It has been reported that the human skin microbiome is the second largest after the intestine, with approximately 1,000 species [1]. Cutibacterium acnes is the major anaerobic bacteria, especially in sebum-rich tissues such as the face [2]. C. acnes enzymatically degrades triglycerides contained in sebum to fatty acids and glycerol; fatty acids exhibit antibacterial activity and glycerol is one of moisturizing components, thereby contributing to skin barrier function and moisturization.

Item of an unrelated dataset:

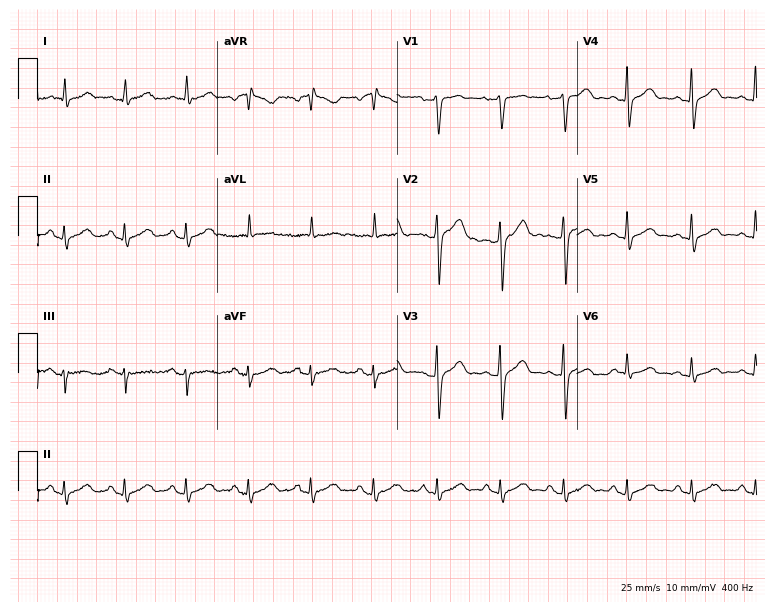
12-lead ECG (7.3-second recording at 400 Hz) from a male patient, 52 years old. Labelled as a normal ECG.

On the other hand, C. acnes is also considered to be a pathogen that causes inflammatory skin condition in some circumstances, such as acne vulgaris [3]. In recent studies, C. acnes has been taxonomically subdivided into distinct subspecies that exhibit unique genetic, metabolic, and morphological properties [4], [5], [6]. Certain subspecies are considered to be associated with the development of acne vulgaris, while others have potential as candidates for beneficial bacteria on human skin [7], [8], [9]. If the number of pathogenic subspecies (e.g. subspecies acnes: type I) increases on the human skin, the risk of developing acne may increase, and the prognosis may worsen [8], [10]. In contrast, an increase in beneficial subspecies (e.g. subspecies defendens and elongatum: type II and III) is expected to contribute to a healthier skin environment [8], [10].

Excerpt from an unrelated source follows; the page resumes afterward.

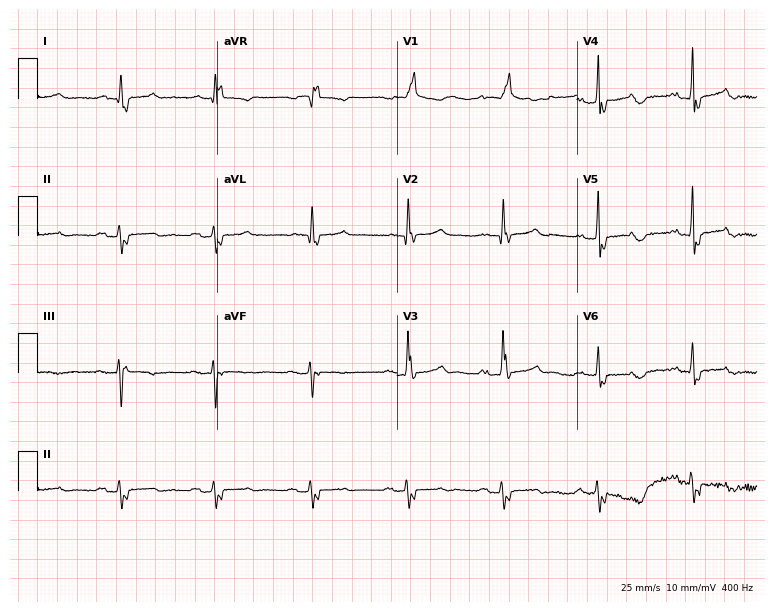
Electrocardiogram, a man, 66 years old. Interpretation includes right bundle branch block.

It is well known that the skin microbiome is influenced by various factors, including aging, environmental conditions, and geographic location [1], [11]. In particular, several studies have reported that long-term use of cosmetics can alter the skin microbiome, as facial skin is regularly exposed to various cosmetic ingredients through daily makeup application [12], [13], [14], [15]. Cosmetics are composed of various ingredients, such as ethanol, glycerol, and surfactants, as usually described in their labels. However, the direct effects of individual cosmetic components on C. acnes at the subspecies level remain unclear. We believe that the investigation into the effects of the ingredients to skin inhabitants should provide valuable insights for the development of cosmetics designed to optimize the skin microbiome.

In this study, we used common raw materials such as ethanol, glycerol, a surfactant (Tween 80), and polyamines, which have been reported to be associated with anti-aging effects [16]. To assess their impact at the subspecies level of C. acnes, we conducted direct in vitro evaluations using representative strains from each subspecies.